En un extremo de la ciudad, al final de la línea Principal en su recorrido en dirección norte desde la estación de la Calle Perdido, la colina de la Bandera era el lugar donde vivían los banqueros e industriales, los funcionarios, los artistas de éxito. Era un paisaje de amplias avenidas y suntuosas mansiones, delimitadas a un lado por las calles y al otro por grandes zonas ajardinadas comunes. Había árboles floridos y banianos, tapizados de nudosas enredaderas que formaban raíces y troncos y crecían entre los negros adoquines.
Desde hacía años, había en la colina de la Bandera un lugar miserable, como un absceso: un desliz de la planificación urbanística. El alcalde Tremulo el Reformador, dos siglos antes, había ordenado que se construyeran algunas casas modestas en las laderas de la loma a la que el lugar le debía el nombre, para que los héroes de las Guerras Piratas, según dijo, pudieran vivir junto a aquellos a los que habían defendido. Los acaudalados de la colina de la Bandera no los habían recibido con los brazos abiertos y los planes del alcalde Tremulo sobre una «fusión social» acabaron convertidos en objeto de escarnio.

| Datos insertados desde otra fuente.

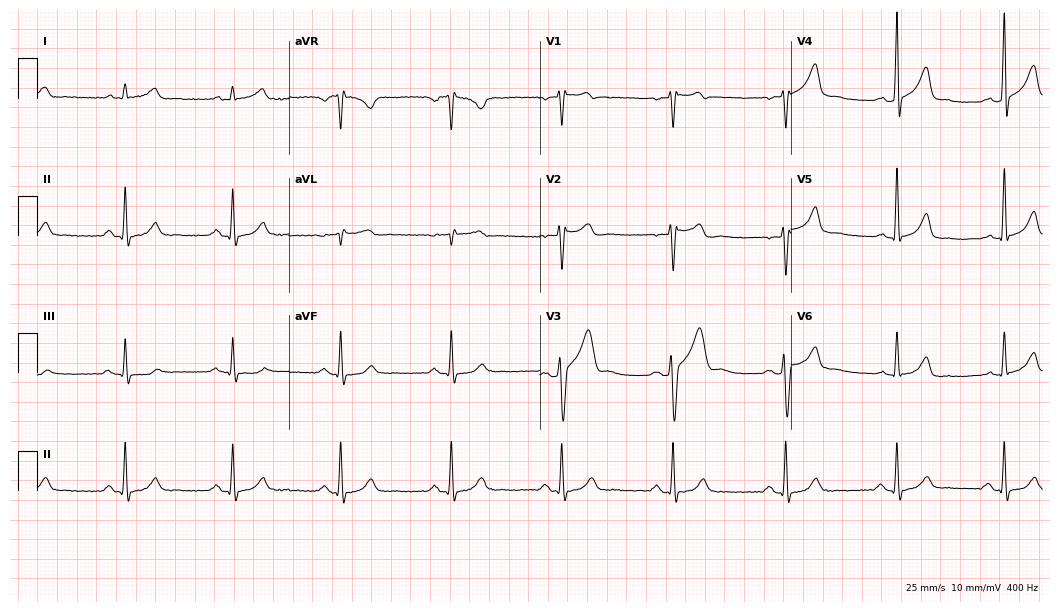
Electrocardiogram (10.2-second recording at 400 Hz), a male, 32 years old. Overall reading on record: normal ECG.
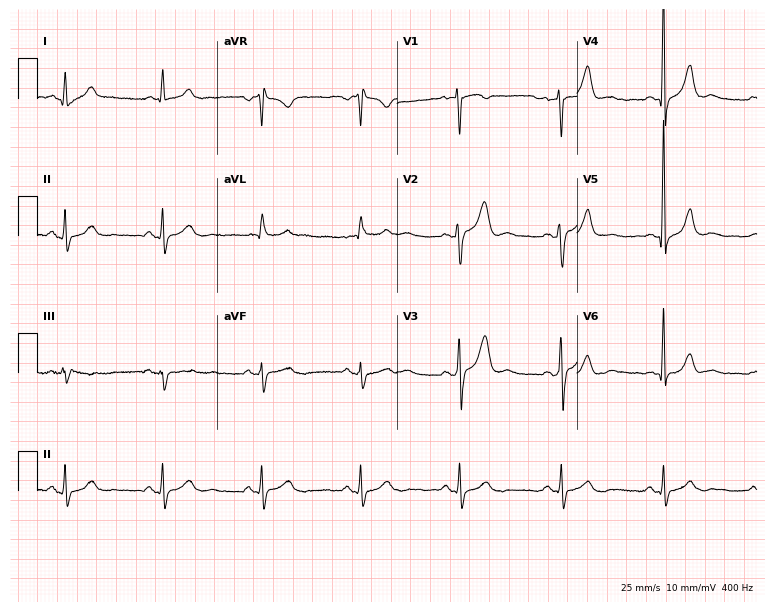
Resting 12-lead electrocardiogram (7.3-second recording at 400 Hz). Patient: a 53-year-old man. None of these six findings is recorded: first-degree AV block, right bundle branch block, left bundle branch block, sinus bradycardia, atrial fibrillation, sinus tachycardia. Findings outside these six are not listed.
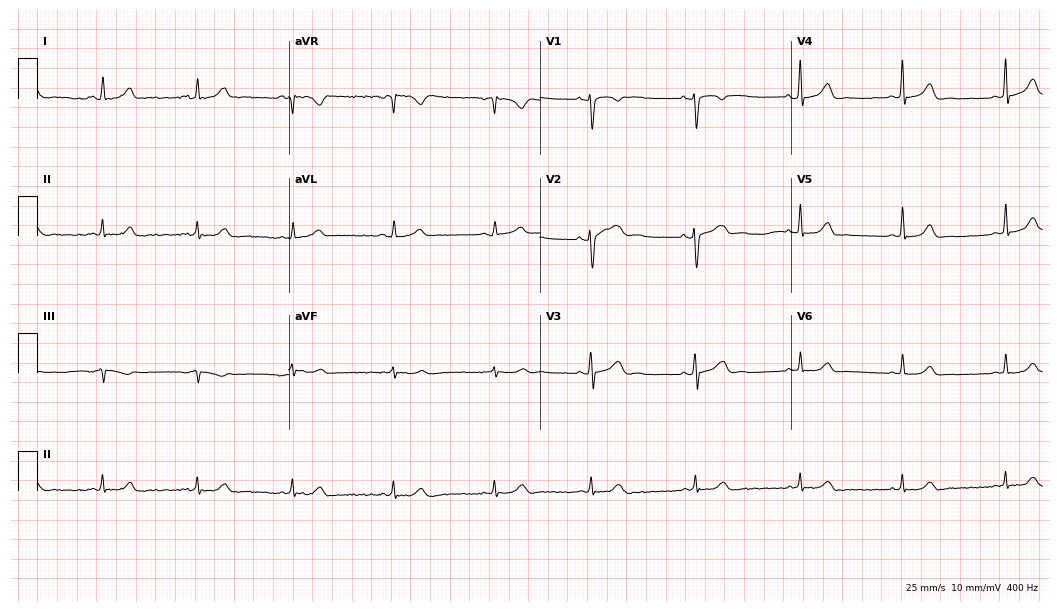
Electrocardiogram (10.2-second recording at 400 Hz), a woman, 30 years old. Overall reading on record: normal ECG.

Sin aportaciones de capital, lo que había sido modesto se convirtió en miserable. Las tejas y los ladrillos se estropearon. La pequeña comunidad de pobres de la colina de la Bandera viajaba en tren, mientras que sus vecinos, desdeñando los transportes públicos, hacían uso de sus carruajes privados, y aguardaban a que la miseria alcanzara una masa crítica. Esto había ocurrido hacía quince años.
Los pobres habían sido desalojados de sus casas en ruinas y realojados en bloques de hormigón de diez y quince plantas en Ecomir y Galantina. Y entonces, sus antiguos vecinos habían explorado con curiosidad aquellas desiertas colonias y el dinero, al fin, había empezado a afluir. Algunos edificios, apuntalados y fundidos en grupos de dos o de tres, habían sido reformados y alquilados a nuevos ricos: vivir en «casitas populares» reformadas se había puesto de moda. Pero algunas de las calles del anónimo barrio pobre de la colina de la Bandera, con aquellos edificios característicos que recordaban a bloques de gelatina, se preservaron, convertidas en un museo de la miseria.